Citation de la préface du Petit Prince d’Antoine de Saint-Exupéry.
© Paramount Pictures

J’ai trouvé ma pièce au milieu d’un désert lorsque, par hasard ou par protection, je me suis rendu dans une librairie pour acheter Le Petit Prince. Ce livre est cité et récité comme étant un classique, voire même un produit un peu cool illustrant la naïveté encore vivante dans la culture française. C’était pourtant dur d’y croire, à la naïveté, après une année si tragique.

Finalement, au milieu du désert, il y avait une rose… et un serpent… et un renard… et plein de graines de baobab cachées sous la terre. J’ai lu, j’ai voyagé. En l’espace d’un après-midi, je n’avais plus peur car un enfant débarqué d’une autre planète racontait sa petite existence avec une grande préciosité.

Le Petit Prince, c’est doux puisque c’est naïf. Pourtant, ce livre gratte dans la gorge. Pourquoi ? Il nous met face à notre pragmatisme. Un peu comme si, à un moment de notre vie, on se disait : «  il serait temps de grandir, il serait temps d’ouvrir les yeux. »

Ce que fait Saint-Exupéry, avec ce livre si simple, c’est qu’il renvoie un autre message, un message venu d’une autre planète : « et si grandir, c’était fermer les yeux ? ». On fermerait les yeux d’abord sur la folie des gens, puis sur nos rêves, puis sur l’espoir. L’âge adulte pousse comme la graine de baobab et elle envahit toute la planète imaginaire que nous nous étions construite.

« Mais le danger des baobabs est si peu connu, et les risques courus par celui qui s’égarerait dans un astéroïde sont si considérables que, pour une fois, je fais exception à ma réserve. Je dis : “enfants, faites attentions aux baobabs”. »

Le Petit Prince, Antoine de Saint-Exupéry

Mais ce n’est pas triste puisque la vie nous offre parfois la chance de changer d’avis, de changer de regard. La condition, c’est d’accepter la solitude, d’accepter de ne rien comprendre. Le Petit Prince, c’est l’histoire d’une rencontre entre un enfant et un adulte. Pour ma part, c’est une rencontre avec un écrivain qui m’a fait sourire alors que mon pays était en deuil.

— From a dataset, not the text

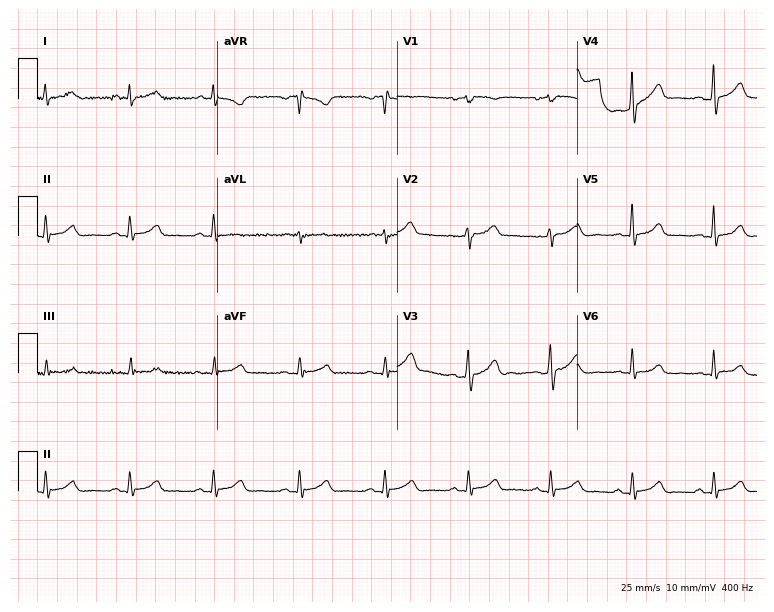
ECG (7.3-second recording at 400 Hz) — a man, 47 years old. Labelled as a normal ECG.

Ce n’est pas un livre pour enfant, évidemment. c’est un livre pour retrouver les enfants perdus, étouffés par une désillusion qui s’installe trop tôt chez les gens. Les enfants que l’on croit morts en nous mais qui sont justes cachés ailleurs.

« Ne me laissez pas tellement triste: écrivez-moi vite qu’il est revenu. »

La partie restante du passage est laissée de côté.